How to complete this task:
Copy word for word the lines in the records below, starting at the line with "Acaiaca MG Brasil" and ending at the line with "PEILSCHAALGEBOUW: Exterieur OVERZICHT". Skip the pictures.

-- Supplied records follows --

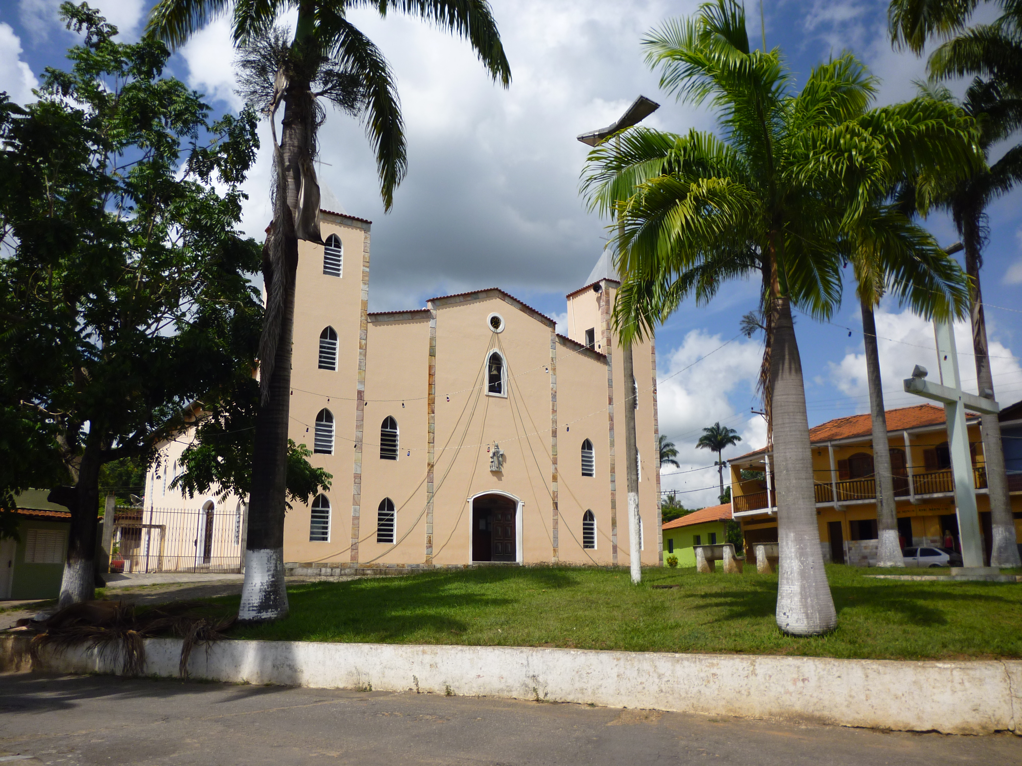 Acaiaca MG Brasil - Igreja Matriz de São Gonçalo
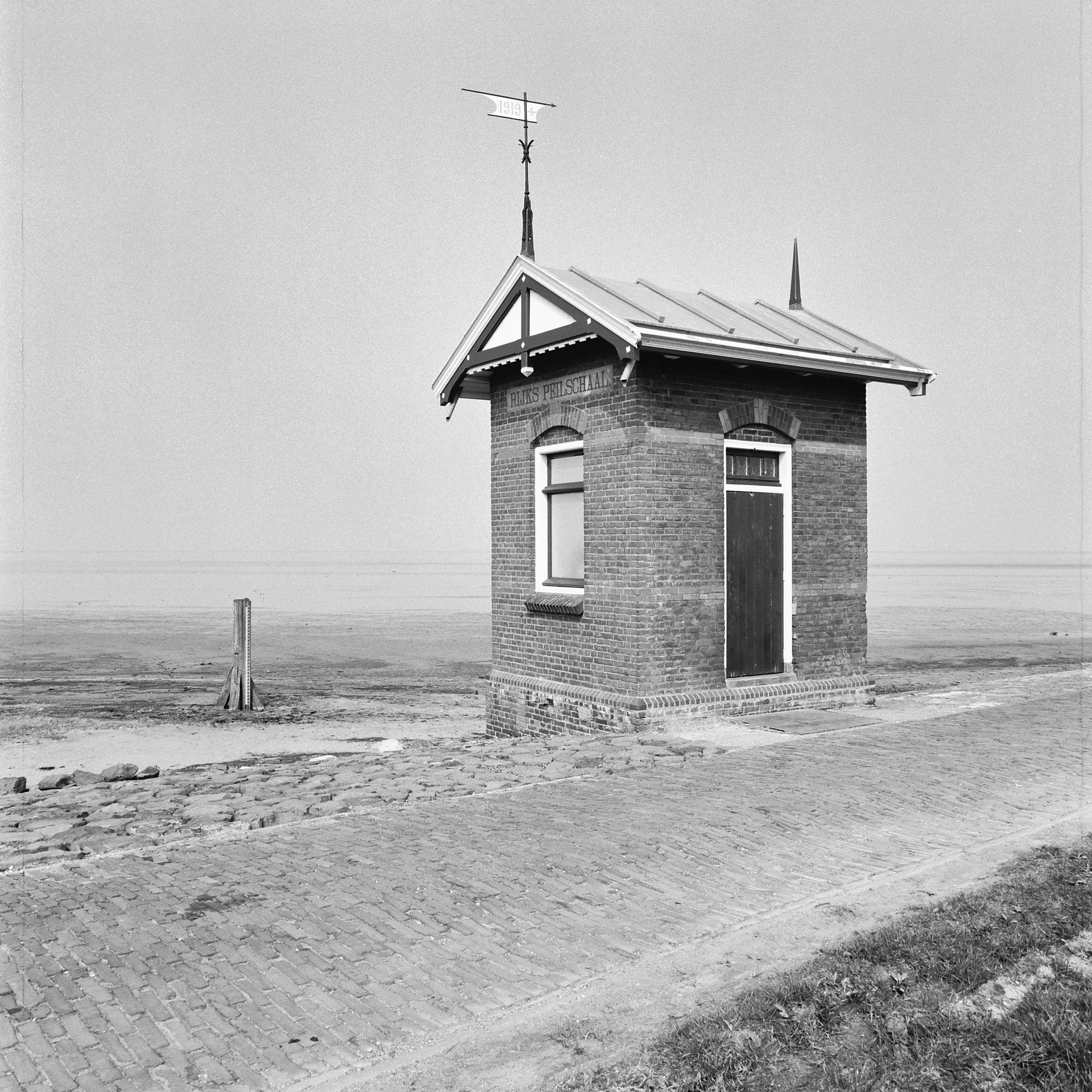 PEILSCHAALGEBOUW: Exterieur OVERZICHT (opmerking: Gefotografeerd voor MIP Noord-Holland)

-- Supplied records concluded --
-- Supplied records follows --

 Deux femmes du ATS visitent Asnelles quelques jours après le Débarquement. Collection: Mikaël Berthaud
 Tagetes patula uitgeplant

-- Supplied records concluded --

Solution to this exercise:
 Acaiaca MG Brasil - Igreja Matriz de São Gonçalo
 PEILSCHAALGEBOUW: Exterieur OVERZICHT (opmerking: Gefotografeerd voor MIP Noord-Holland)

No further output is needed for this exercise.